───── Data shown

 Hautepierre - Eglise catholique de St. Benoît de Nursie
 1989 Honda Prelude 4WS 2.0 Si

──────────
───── Data shown

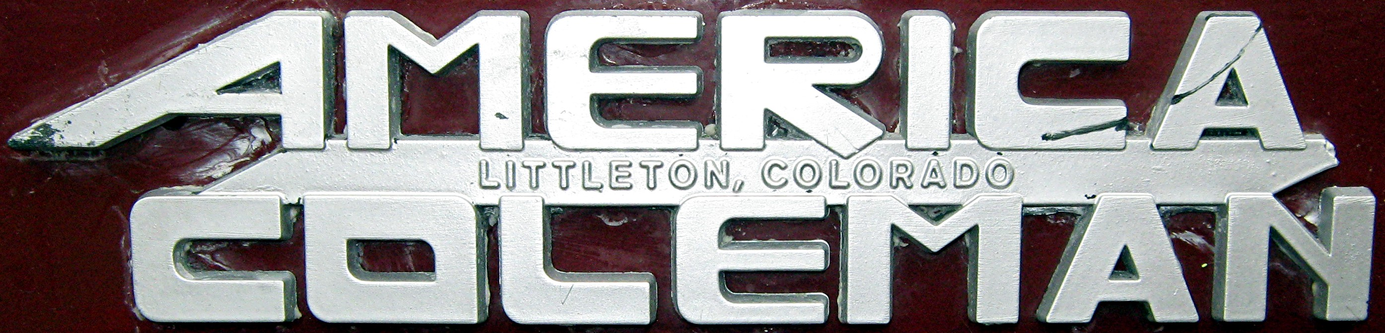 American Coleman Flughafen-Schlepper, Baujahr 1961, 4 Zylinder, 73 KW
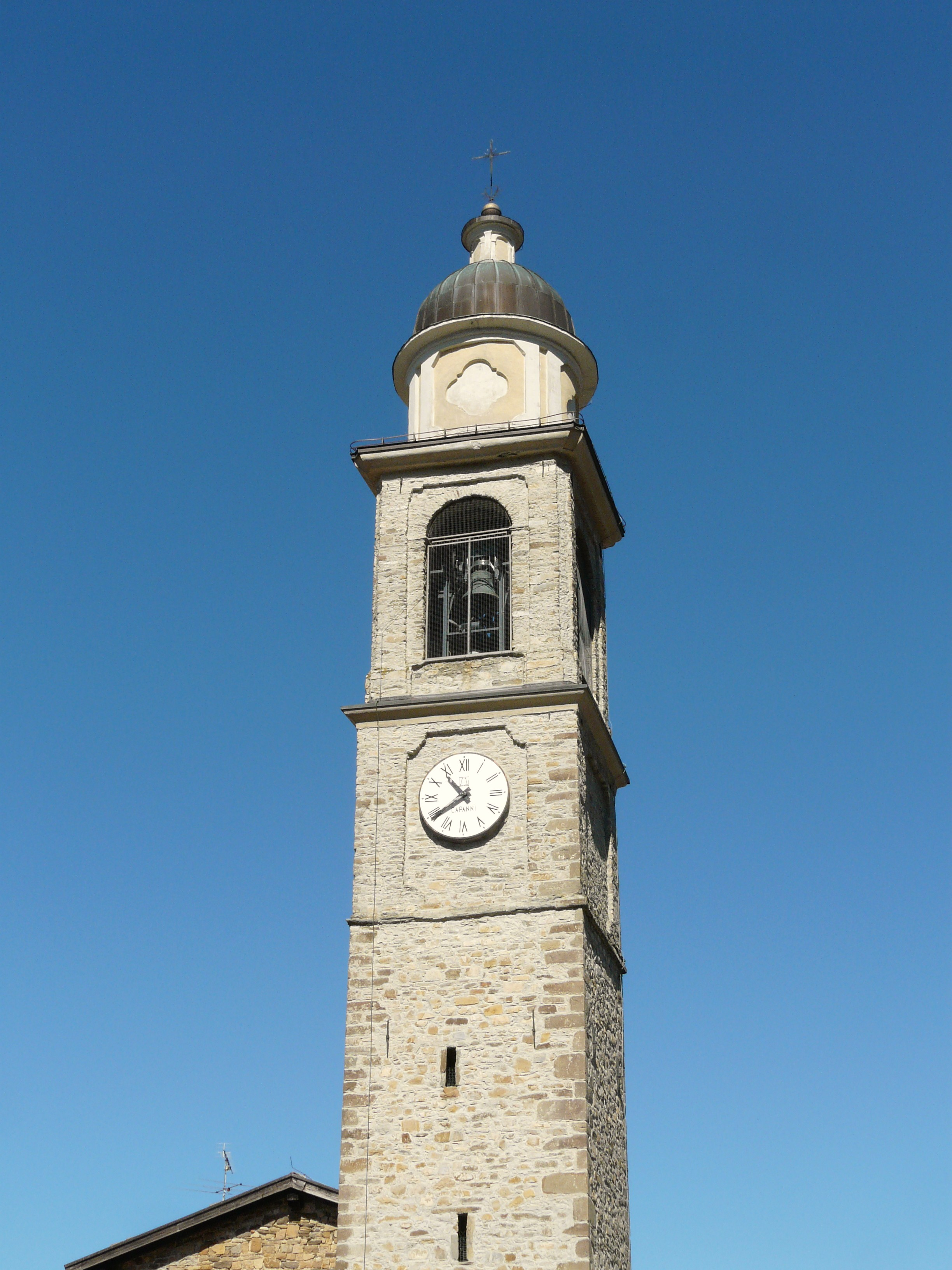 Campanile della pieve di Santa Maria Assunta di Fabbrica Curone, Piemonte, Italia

──────────

__Work request__. Above are the lines; repeat exactly the ones from the line containing "Hautepierre - Eglise" down to the line containing "1989 Honda Prelude 4WS 2.0 Si", both inclusive.

__Reply__.
 Hautepierre - Eglise catholique de St. Benoît de Nursie
 1989 Honda Prelude 4WS 2.0 Si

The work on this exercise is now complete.